Bone and soft tissue sarcomas represent a heterogeneous group of malignancies arising from mesodermal tissues, presenting a formidable challenge in clinical management due to their rarity and histological diversity(Ducimetiere et al., 2011; Zachary Burningham, 2012; Zago Baltazar et al., 2024). Despite significant advancements in diagnostic techniques and therapeutic modalities, including surgery, chemotherapy, and radiotherapy, the prognosis for many sarcoma patients remains dismal, underscoring the pressing need for innovative therapeutic strategies(Fenzl, Mehrmann, Kremp, & Schneider, 2017; Krieg et al., 2011; Lochner, Menge, Vassos, Hohenberger, & Kasper, 2020).

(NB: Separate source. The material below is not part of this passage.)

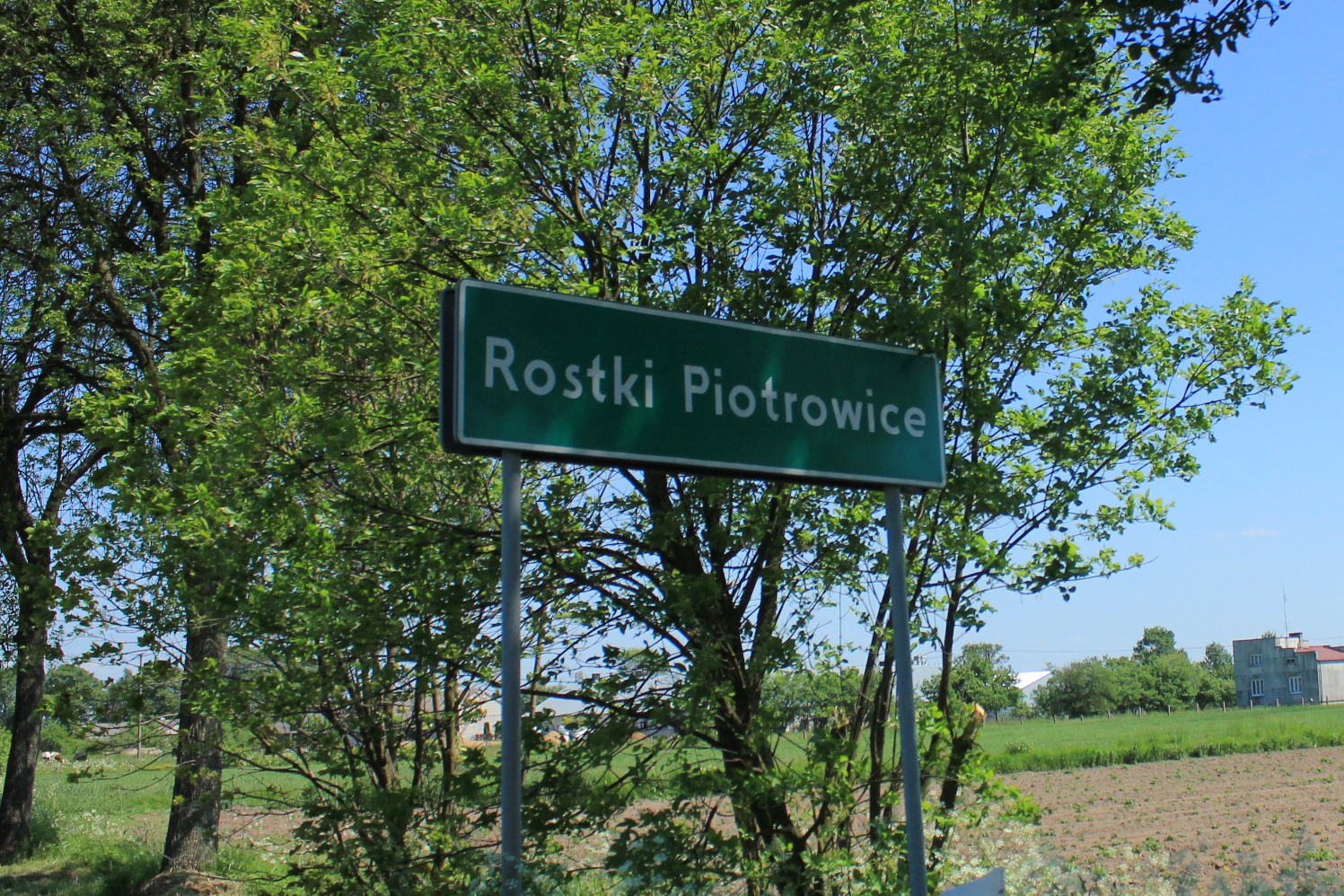 Rostki-Piotrowice - wieś w Polsce położona w województwie mazowieckim, w powiecie ostrowskim, w gminie Małkinia Górna.

Recently, there has been a growing appreciation for the role of programmed cell death (PCD) pathways in cancer biology(Bedoui, Herold, & Strasser, 2020; Hsu et al., 2021). Among these pathways, PANoptosis has emerged as a unique form of inflammatory PCD, marked by the activation of the PANoptosome complex, leading to pyroptosis, apoptosis, and necroptosis(Pandian & Kanneganti, 2022; Wang & Kanneganti, 2021). The dysregulation of PANoptosis has been linked to various human diseases, including cancer, underscoring its potential as a therapeutic target(Gong, Huang, Shi, Liang, & Bu, 2023; W. Sun et al., 2023).
In our study, we explored the interplay between PANoptosis and the tumor microenvironment (TME), with a particular focus on TAMs(Gao et al., 2024). TAMs are key regulators of the TME, exhibiting both pro-tumorigenic and anti-tumorigenic functions depending on their polarization state(Vitale, Manic, Coussens, Kroemer, & Galluzzi, 2019). We hypothesized that the modulation of PANoptosis in TAMs could influence tumor progression and therapeutic responses in sarcoma.
Our analysis revealed a set of genes associated with macrophages within the sarcoma microenvironment, which intersected with PANoptosis-related genes. This finding suggests a potential crosstalk between PANoptosis and macrophage biology in sarcoma. Functional enrichment analysis further elucidated the roles of these genes in cytokine production, inflammatory responses, and immune regulation, underscoring their importance in shaping the TME.
Building on these findings, we developed a prognostic model based on the expression of PANoptosis and macrophage-associated genes. The model demonstrated robust predictive power across multiple datasets, highlighting its potential clinical utility in stratifying sarcoma patients based on their risk profile. Furthermore, mutation analysis revealed associations between specific TP53 mutations and the risk model, providing insights into the genetic landscape of sarcoma and its impact on disease progression. GSEA and GSVA outcomes indicated that samples with lower risk propensity tend to engage in multiple immune-related processes and inflammatory response. The inverse correlation observed between the majority of immune cells and the risk-score suggests that samples with a lower risk exhibit a more robust immune response to the immunological microenvironment of sarcoma, thereby contributing to a more favorable prognosis. Additionally, individuals in the two distinct risk groups demonstrated varying half-maximal inhibitory concentrations (IC50s) for different therapeutic drugs and distinct responses to immunotherapy. This underscores the potential of this risk model to customize more personalized therapy for sarcoma patients.
Leveraging these insights, we successfully constructed stable knockdown models of UNC5B within 143B cell lines. However, the sole knockdown of UNC5B did not yield a significant impact on the proliferation of 143B cells. Intriguingly, UNC5B knockdown yielded palpable reductions in osteosarcoma cell proliferation and migration, while also curbing their anti-apoptotic tendencies after facing paclitaxel treatment. Further experimental studies found that UNC5B knockdown made sarcoma cells more susceptible to immunogenic cell death when treated with paclitaxel. These findings shed new light on the intricate crosstalk between PANoptosis and macrophages within the tumor immune microenvironment, offering novel insights into potential therapeutic strategies for cancer treatment.
Overall, our study deepens the understanding of the molecular mechanisms underlying sarcoma pathogenesis and offers insights into potential therapeutic targets and personalized treatment approaches. By elucidating the interplay between PANoptosis, macrophages, and the TME, we offer a novel framework for unraveling the complexities of sarcoma biology and advancing precision oncology strategies for improved patient outcomes. Despite the promising predictive capacity of the prognostic signature predicated and its potential for personalized treatment modalities in sarcoma patients, the study underscores the imperative for broader cohort studies owing to the limited sample size available.